Outside of work, John enjoys traveling with his partner (also a graduate of the IAM PhD program), trying different foods, and spending time with his cats.
For more information on John’s career feel free to peruse his website. John is happy to connect with potential and current IAM students to provide insight and perspective on his experience in the IAM program as well as being in academia as a graduate student and postdoc. He can be reached at email@example.com or firstname.lastname@example.org.
Madeline currently serves as a Postdoctoral Associate within the Department of Neuroscience at the University of Pittsburgh, working under the mentorship of Dr. Chengcheng Huang. Her primary research endeavors involve the analysis of an exponential integrate and fire spiking neuron model encompassing three distinct inhibitory population cell types. This collaborative effort extends to experimental laboratories investigating the intricate interplay of memory, learning, and attention-queued tasks. In her ongoing research, Madeline's principal objective is to elucidate the dynamics of individual synaptic connections and inhibitory populations, thereby contributing to a profound understanding of the mechanisms governing asynchronous neural activity. The methodology employed involves a judicious combination of simulated data sets generated from the spiking model and analysis of linearized systems of Ordinary Differential Equations (ODEs) to effectively quantify neural activity.

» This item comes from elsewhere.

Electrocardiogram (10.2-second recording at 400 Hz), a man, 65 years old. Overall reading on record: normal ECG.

Previously, Madeline held the position of NIH T32 Postdoctoral Scholar at the University of Pittsburgh within the Department of Neuroscience and Neurobiology from August 2021 to August 2023, where she delved into the impact of stroke on neural activity. Her work in this capacity utilized the spiking neural model to probe alterations in network structure analogous to maladaptive stroke outcomes. Having successfully completed the T32 program in August 2023, Madeline was invited to continue her work in neural models under the guidance of Dr. Huang.

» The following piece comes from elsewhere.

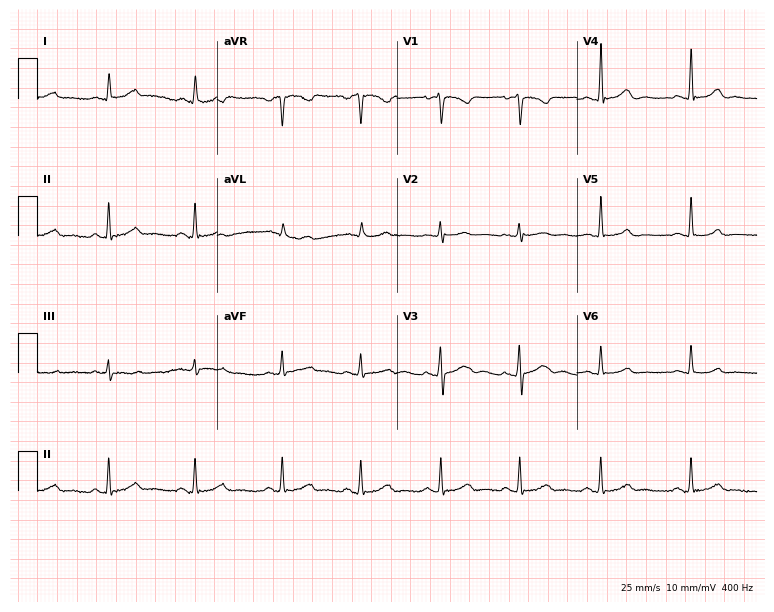
12-lead ECG from a 31-year-old woman. Recorded interpretation: within normal limits.

Madeline earned her PhD in May 2021 at the University of New Hampshire with a specialization in nonlinear dynamics and chaos. Under the mentorship of Dr. Marianna Shubov, her thesis topic centered around analytical Partial Differential Equations (PDEs), complex analysis, and stability analysis within the context of fluid flow through flexible tubes experiencing small perturbations. This research was rooted in the physical application of blood flow through small blood vessels. From both her work as a graduate student and postdoctoral experiences, Madeline’s expertise extends in both theoretical and applied domains of neuroscience and fluid dynamics with applications to biology.
Outside of research, Madeline enjoys hiking and walks in nature which provide inspiration for her floral gouache paintings. She enjoys spending time with her partner and their two cats, Todd and Murphy.